TheStreet Ratings rates Royal Dutch Shell PLC ADR Class A as a buy. The company's strengths can be seen in multiple areas, such as its revenue growth, attractive valuation levels, good cash flow from operations, largely solid financial position with reasonable debt levels by most measures and increase in stock price during the past year. We feel these strengths outweigh the fact that the company has had sub par growth in net income.
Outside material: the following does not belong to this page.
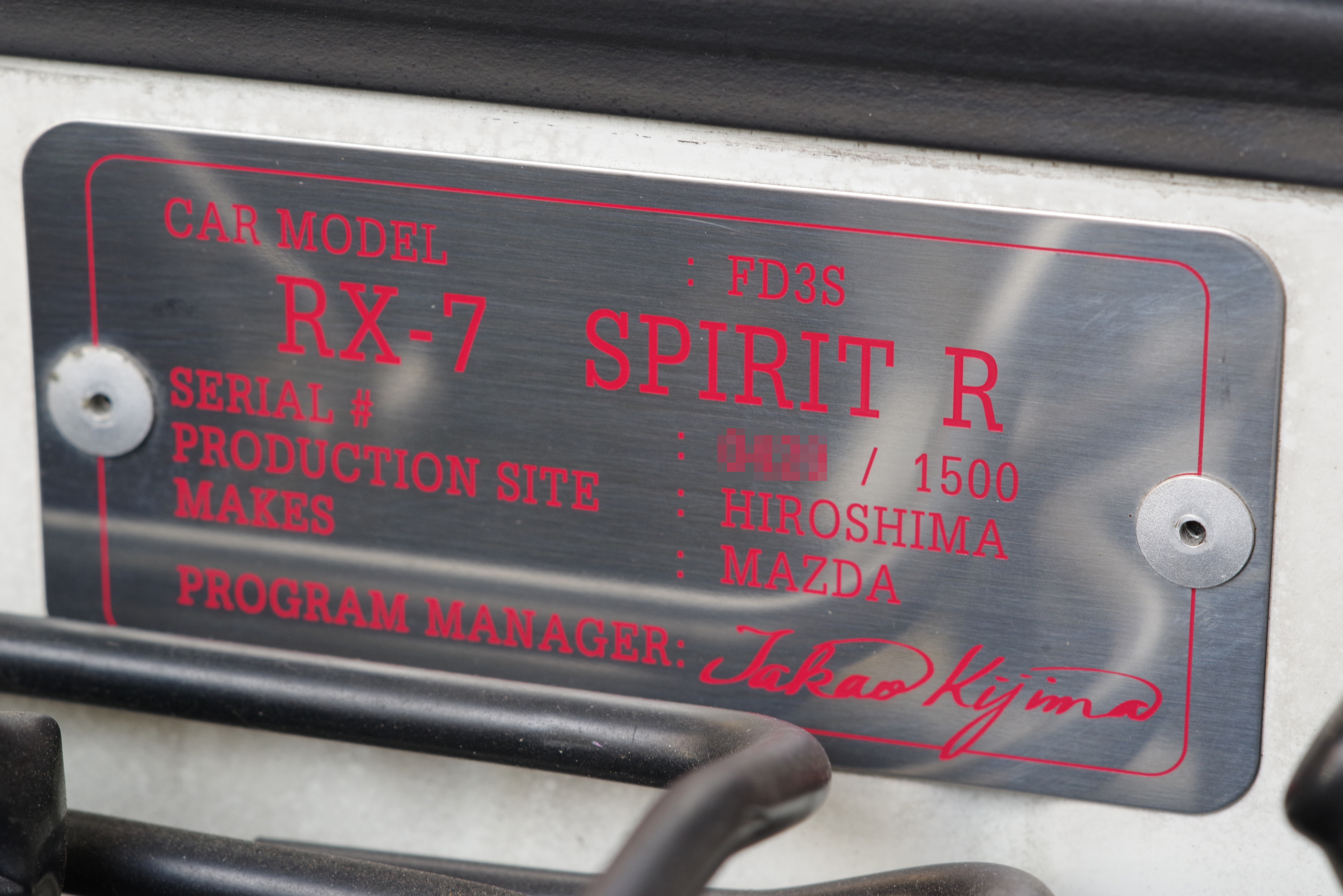 RX-7 Spirit Rのシリアルナンバープレート

Highlights from the ratings report include:
  • RDS.A's revenue growth has slightly outpaced the industry average of 5.7%. Since the same quarter one year prior, revenues slightly increased by 3.9%. This growth in revenue does not appear to have trickled down to the company's bottom line, displayed by a decline in earnings per share.
  • Net operating cash flow has slightly increased to $10,409.00 million or 9.76% when compared to the same quarter last year. In addition, ROYAL DUTCH SHELL PLC has also modestly surpassed the industry average cash flow growth rate of 2.54%.
  • RDS.A's debt-to-equity ratio is very low at 0.21 and is currently below that of the industry average, implying that there has been very successful management of debt levels. Although the company had a strong debt-to-equity ratio, its quick ratio of 0.82 is somewhat weak and could be cause for future problems.
  • ROYAL DUTCH SHELL PLC's earnings per share declined by 34.2% in the most recent quarter compared to the same quarter a year ago. The company has suffered a declining pattern of earnings per share over the past year. However, we anticipate this trend reversing over the coming year. During the past fiscal year, ROYAL DUTCH SHELL PLC reported lower earnings of $8.50 versus $9.94 in the prior year. This year, the market expects an improvement in earnings ($13.50 versus $8.50).
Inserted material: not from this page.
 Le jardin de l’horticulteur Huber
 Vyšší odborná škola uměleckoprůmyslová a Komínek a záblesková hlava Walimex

STOCKS TO BUY: TheStreet Quant Ratings has identified a handful of stocks that can potentially TRIPLE in the next 12 months. Learn more.
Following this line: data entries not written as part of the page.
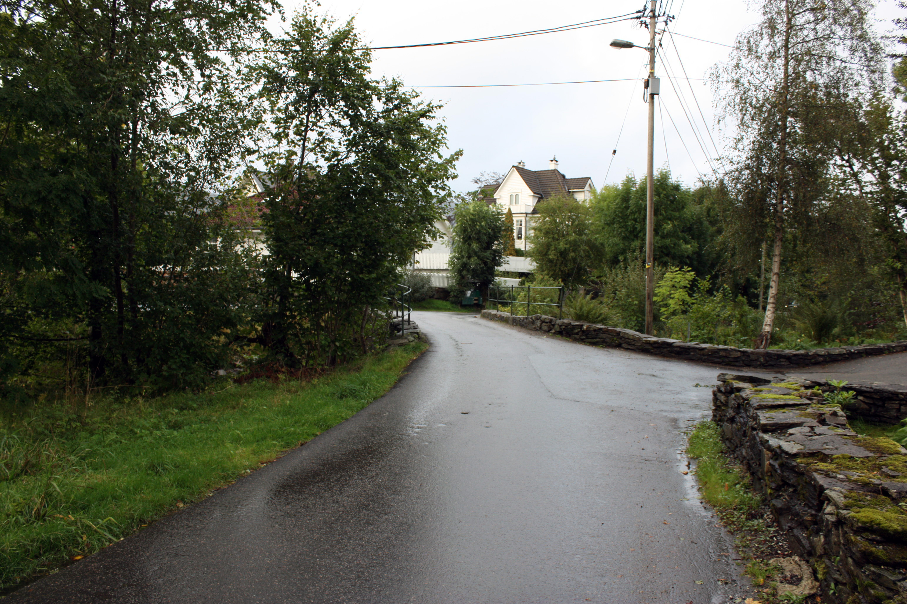 Wernersholmvegen, Bergen.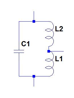 Joonis 1. Hartley ostsillaatori võnkering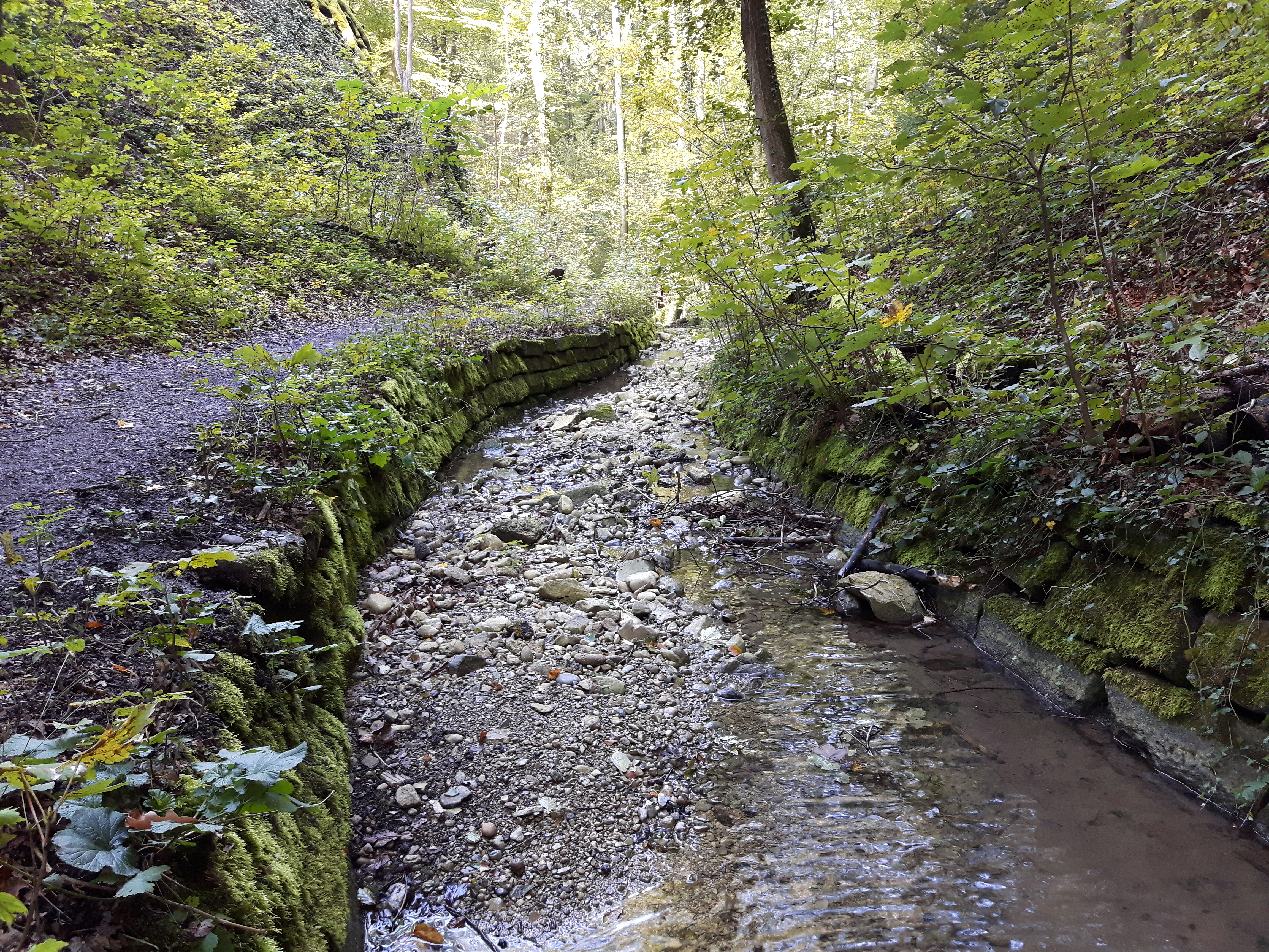 Fürtlibach vor der Einmündung des Weidtobelbachs in Züric

Calumet Specialty Products Partners

Dividend Yield: 9.20%

Calumet Specialty Products Partners (NASDAQ: CLMT) shares currently have a dividend yield of 9.20%.

Calumet Specialty Products Partners, L.P. produces and sells specialty hydrocarbon and fuel products in North America. It operates in two segments, Specialty Products and Fuel Products. The company has a P/E ratio of 35.94.

The average volume for Calumet Specialty Products Partners has been 499,900 shares per day over the past 30 days. Calumet Specialty Products Partners has a market cap of $2.1 billion and is part of the energy industry. Shares are up 15.3% year-to-date as of the close of trading on Wednesday.

TheStreet Ratings rates Calumet Specialty Products Partners as a buy. The company's strengths can be seen in multiple areas, such as its robust revenue growth and largely solid financial position with reasonable debt levels by most measures. We feel these strengths outweigh the fact that the company has had lackluster performance in the stock itself.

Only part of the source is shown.